Sometime back, a friend of mine approached me with some tax issues. He was complaining about some imposed tax penalties for late filing. After listening to his story, I realized that he had no clue about the Kenya Revenue Authority penalty waiver program. In this article, I will dive deeper and explain different dilemmas surrounding the penalty waiver.
On a few occasions, taxpayers for one reason or the other find themselves in situations where they are not in a position to comply with the strict tax filing deadlines. When this happens, taxpayers get penalized by the Kenya Revenue Authority for either filing late or not filing at all. These penalties continue to accumulate interest over time until payments for them are made.
Late or non-filing could be due to circumstances beyond taxpayers' control. In such instances, a taxpayer can apply to have these penalties and interests waived. This is done through an application to the commissioner. However, all applications regarding waivers should be well filled with all supporting documents and evidence justified.
waiver application
Kenya Revenue Authority Waiver application is an application letter addressed to the commissioner by the taxpayer with detailed reasons why the affected party, here referred to as the taxpayer, needs the penalties imposed either for late filing or non-filing of returns to be uplifted or done away with. Waiver of penalty is provided in the Tax Procedures Act 2015, section 89(7). However, the section specifies the following conditions:
- The application must be justified with supporting documents and evidence.

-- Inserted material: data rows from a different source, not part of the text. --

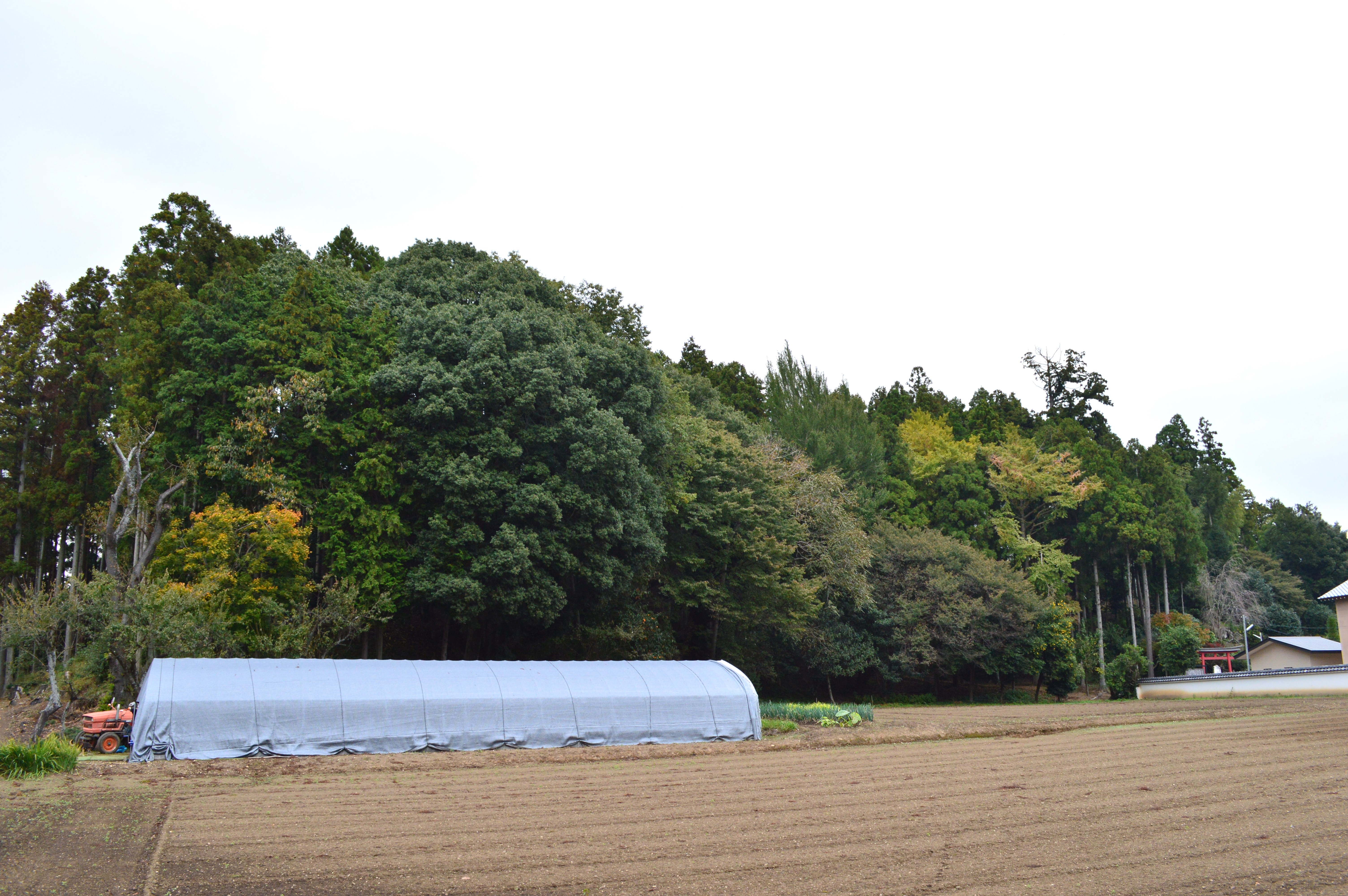 梵天山古墳 全景
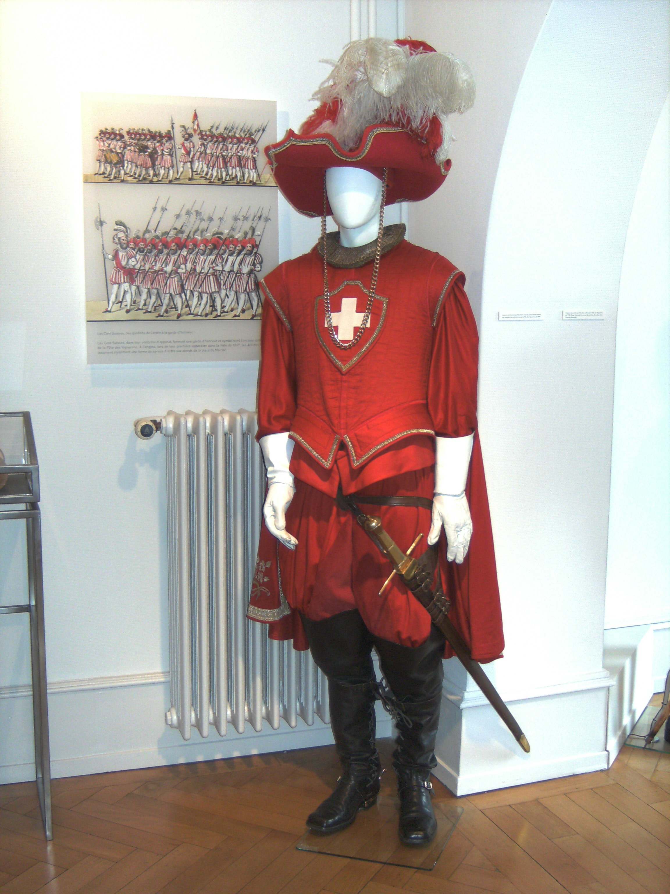 Vevey (Suisse) - musée de la Confrérie des Vignerons - Costume du Commandant des Cent-Suisses de la Fête des vignerons de 1999.
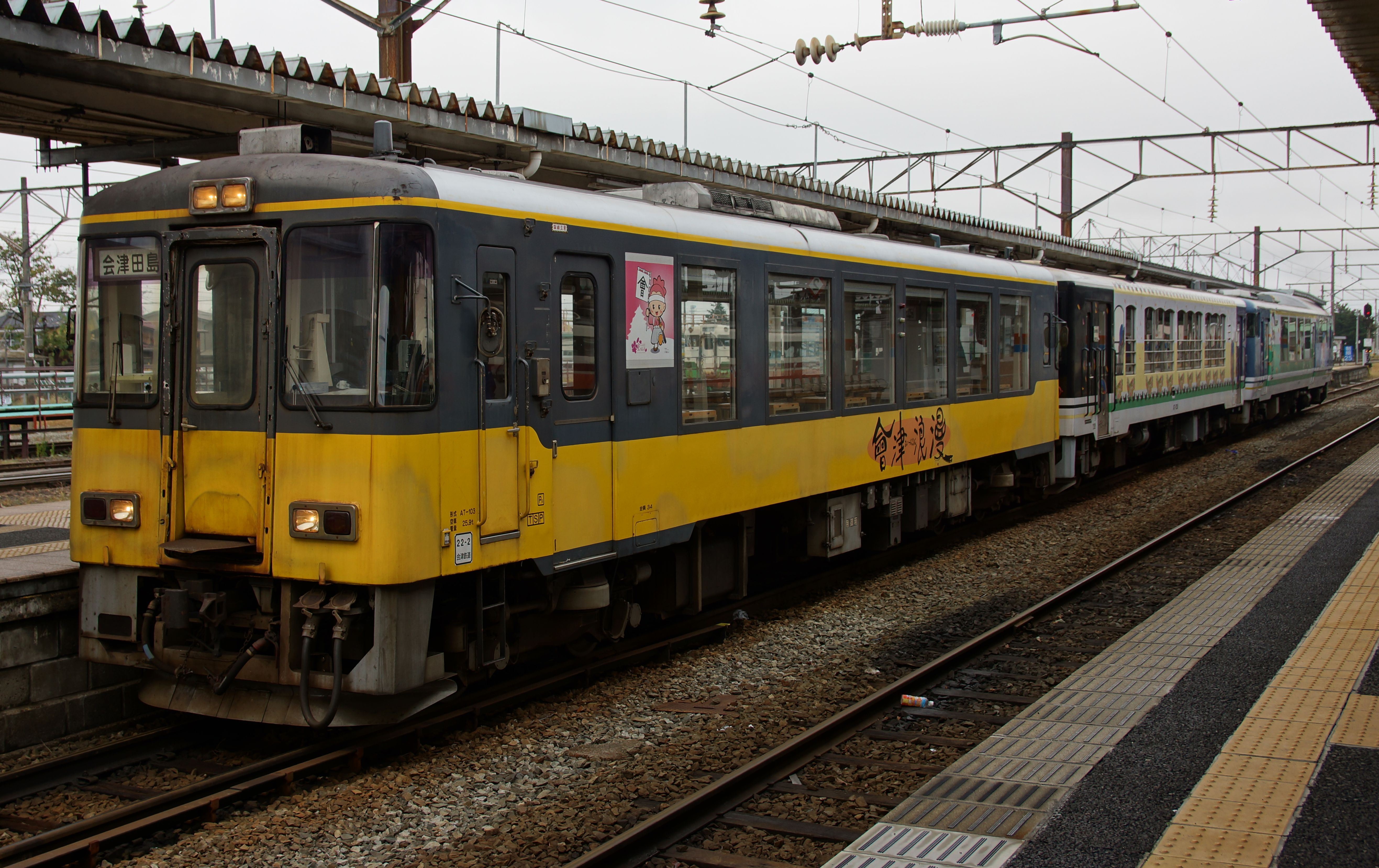 会津若松駅停車中の会津浪漫号
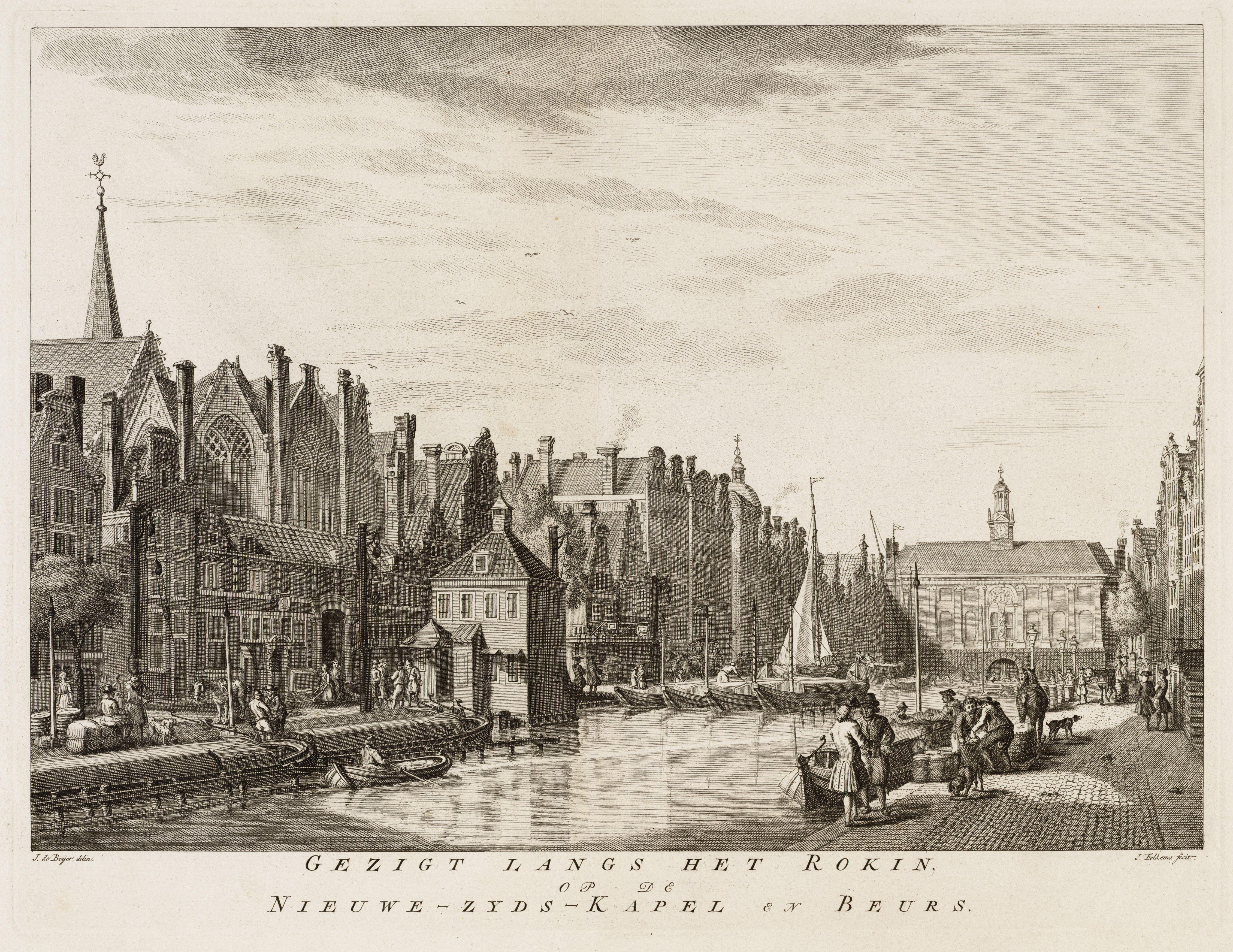 Beschrijving Gezigt langs het Rokin, op de Nieuwe-Zyds-Kapel en Beurs Gezicht langs het Rokin in noordelijke richting naar de Beurs van Hendrick de Keyser. Links de Nieuwezijds Kapel en het Rotterdammerveer. Afmetingen: 260 x 365 mm Documenttype prent Vervaardiger Folkema, J. (etser, graveur) Beijer, Jan de (1703-1780) Collectie Collectie Atlas Dreesmann Geografische naam Rokin Inventarissen Afbeeldingsbestand 010094003470
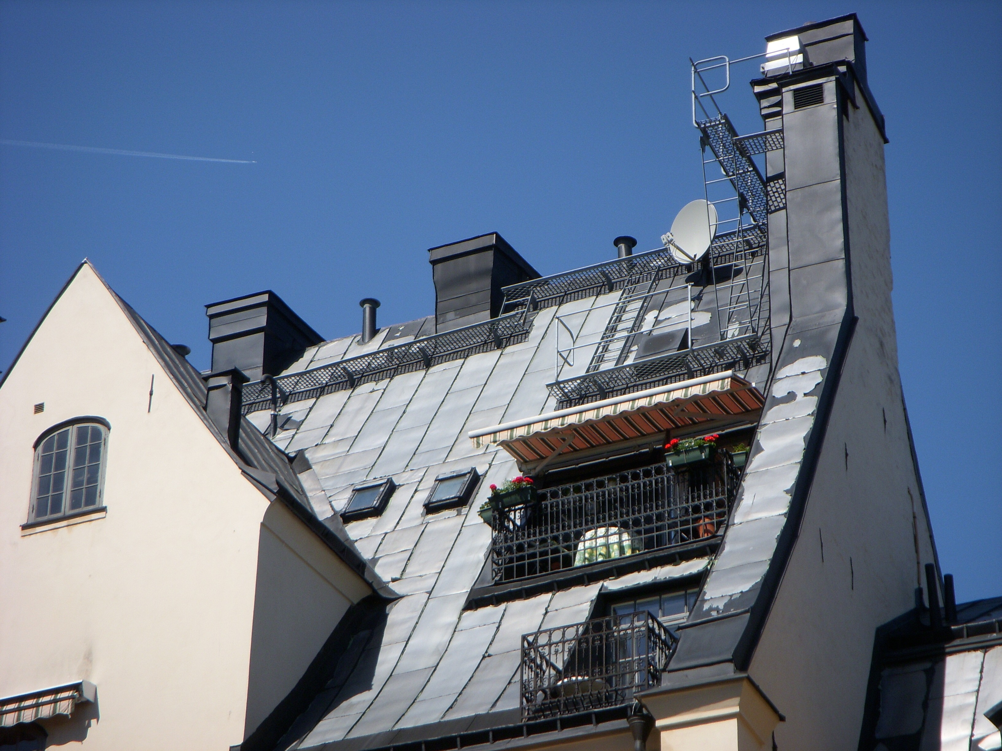 Kvarteret Cepheus i Gamla stan, Stockholm
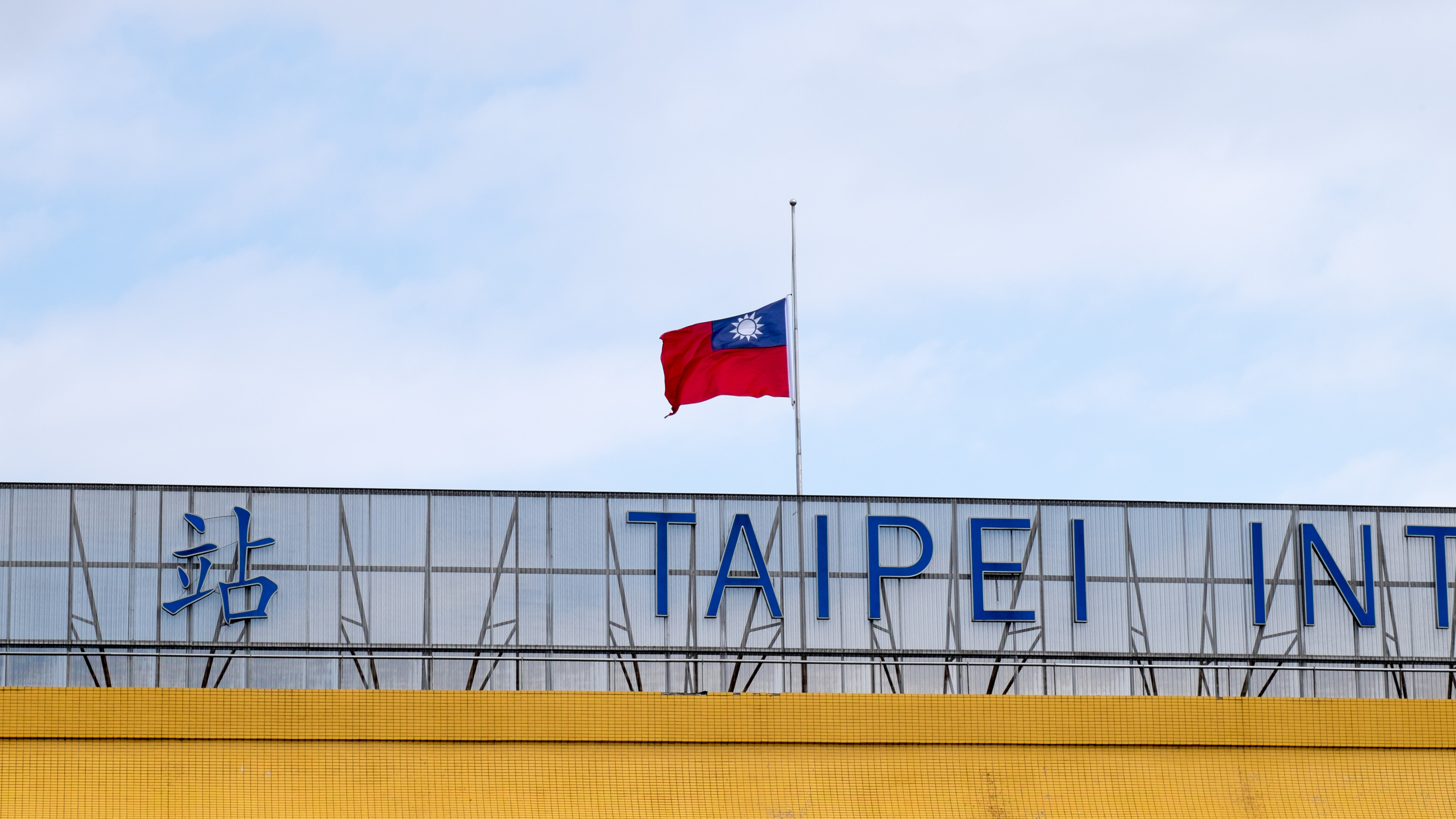 復航GE235班次出發地臺北松山機場第一航站大樓，2015年2月10日空難頭七屋頂下半旗。

- The principal tax must have been paid
- That the taxpayer has been tax compliant on all other taxes
Once the waiver is received, KRA starts processing the tax waiver immediately. In this process, thorough scrutiny of all applications is done to confirm the justification of reasons, and proper required documents are attached in support of each raised reason.
KRA assigns a reference number to all pending waiver applications for tracking and escalation purposes. At this stage, applicants may be called upon to provide more supporting documents to aid their case. This is usually done via email notifications to the respective applicants. Once the notification is received the taxpayer will be allowed 30 days to respond accordingly. It’s crucial to note that waiver supporting evidence also has some strict deadlines and KRA doesn't accept late evidence. If your waiver application is rejected on such grounds, then KRA will demand all accrued penalties and interest from you as a taxpayer.
Waiver application Evidence
One may ask what kind of evidence should be provided during the application. This depends solely on the tax head. Some of the possible viable reasons include cash flow constraints, errors in input invoice declarations, especially in VAT Auto Assessments (VAA), etc.
The waiver application process is one of the initiatives KRA has put in place to ensure qualified taxpayers are successfully granted. File and pay your taxes on time to avoid penalties.